It is easy to verfity \(A=LU\).

Note that the lower triangular part of the coefficient matrix stores the multipliers, instead of zeros, so no additional storage is needed for LU factorization.

Example 22

Use LU factorization to solve the linear system in Example 19.

Solution.

The two linear systems, \(L\boldsymbol{c} = \boldsymbol{b}\) and \(U\boldsymbol{x} = \boldsymbol{c}\), now become

\[\begin{equation*} \begin{bmatrix} 1 & 0 & 0 \\ 2 & 1 & 0 \\ 1 & 1/2 & 1 \end{bmatrix} \begin{bmatrix} c_1 \\ c_2 \\ c_3 \end{bmatrix} = \begin{bmatrix} -3 \\ 12 \\ 7 \end{bmatrix}, \end{equation*}\]

and

\[\begin{equation*} \begin{bmatrix} 2 & 3 & -1 \\ 0 & -8 & 5 \\ 0 & 0 & 1/2 \end{bmatrix} \begin{bmatrix} x_1 \\ x_2 \\ x_3 \end{bmatrix} = \begin{bmatrix} c_1 \\ c_2 \\ c_3 \end{bmatrix}. \end{equation*}\]

Solving the first linear system using forward substitution, we obtain \(\boldsymbol{c}\):

\[\begin{equation*} \boldsymbol{c} = \begin{bmatrix} c_1 \\ c_2 \\ c_3 \end{bmatrix} = \begin{bmatrix} -3 \\ 18 \\ 1 \end{bmatrix}. \end{equation*}\]

Then solving for \(\boldsymbol{x}\) from the second system using back substitution, we have

\[\begin{equation*} \boldsymbol{x} = \begin{bmatrix} x_1 \\ x_2 \\ x_3 \end{bmatrix} = \begin{bmatrix} 1 \\ -1 \\ 2 \end{bmatrix}, \end{equation*}\]

which is identical to the solution obtained from Gaussian elimination.

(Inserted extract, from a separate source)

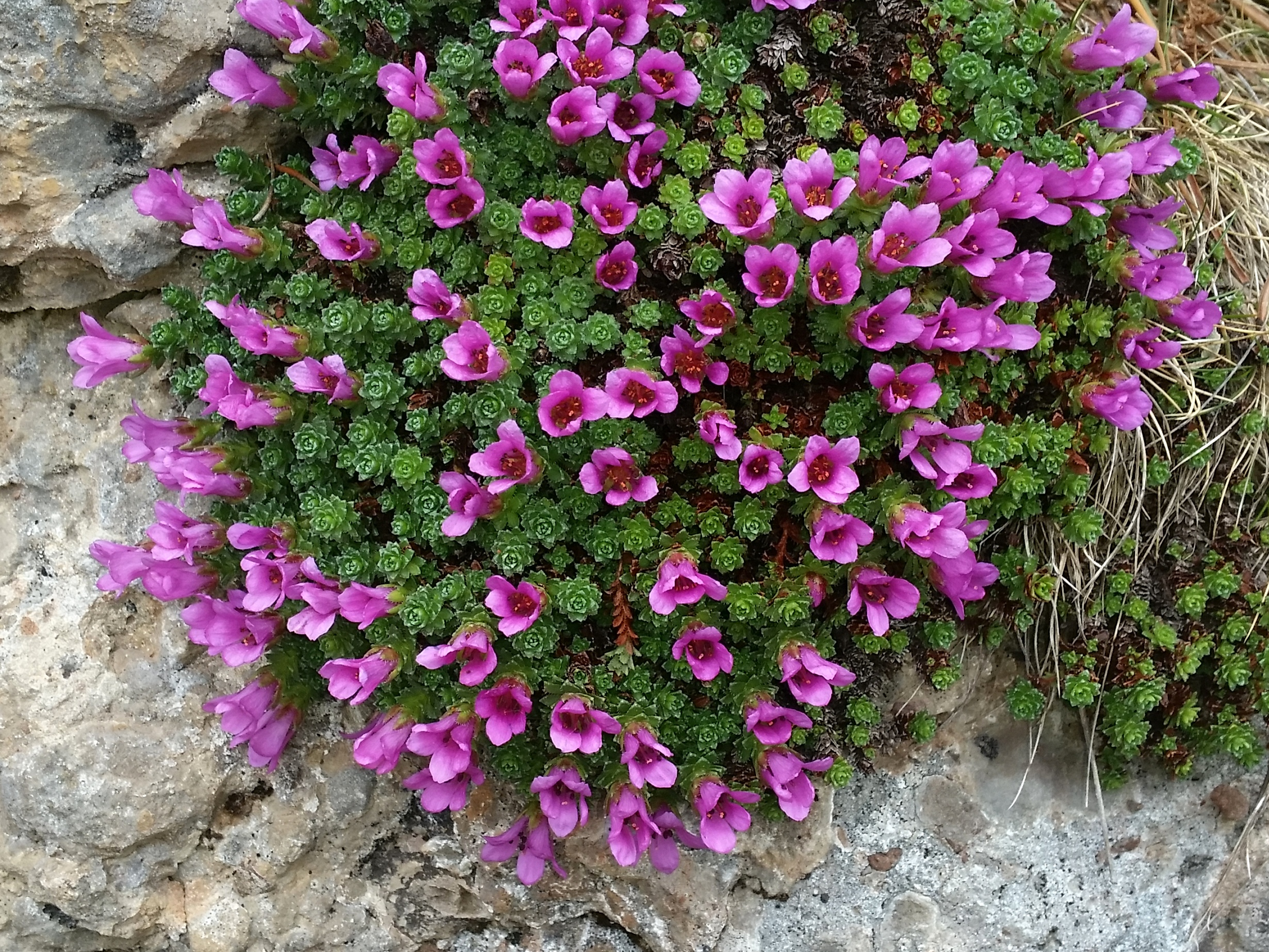 Saxifraga oppositifolia

The following Python function LU performs LU factorization. Note that the coefficient matrix itself is replaced by the entries of the matrices \(L\) and \(U\). At each step of Gaussian elimination, the pivot position is checked for its value. If the absolute value of the pivot is greater than a hard-coded threshold \(10^{-5}\), the pivot is considered nonzero. Otherwise, the algorithm stops.

def LU(A):
    """
    LU factorization without pivoting. 
    The coefficient matrix A is modified in place.
    The lower triangular part of A represents the L matrix, the upper triangular part 
    (including the diagonal) represents U
    A: the coefficient matrix of size n x n   
    """
    if A.shape[0] != A.shape[1]:
        print('Error: the given coefficient matrix is not square')
        return   
     
    # We hard code the epsilon here. It can be an input parameter.
    eps = 1e-5 
    n = A.shape[0]

    for j in range(n-1):
        if np.abs(A[j,j]) < eps:
            print('Error: zero pivot encountered!')
            return
        for i in range(j+1, n):
            # The multiplier
            mp = A[i,j]/A[j,j]
            A[i,j] = mp
            for k in range(j+1,n):
                A[i,k] = A[i,k] - mp*A[j,k]
    
    # No need to return. A is changed in place.

We now apply LU to the coefficient matrix in Example 19, and the same result is obtained.

A = np.array([[2.,3,-1], [4,-2,3], [2, -1, 2]])
print('Perform LU decomposition of A = : ')
print(A)
LU(A)
print('The result is ')
print(A)

Perform LU decomposition of A = : 
[[ 2.  3. -1.]
 [ 4. -2.  3.]
 [ 2. -1.  2.]]
The result is 
[[ 2.   3.  -1. ]
 [ 2.  -8.   5. ]
 [ 1.   0.5  0.5]]

To use LU factorization to solve linear systems with Python, a function that implements forward substitution is needed. The following Python function forward_sub serves the purpose. The solution replaces the right hand side vector.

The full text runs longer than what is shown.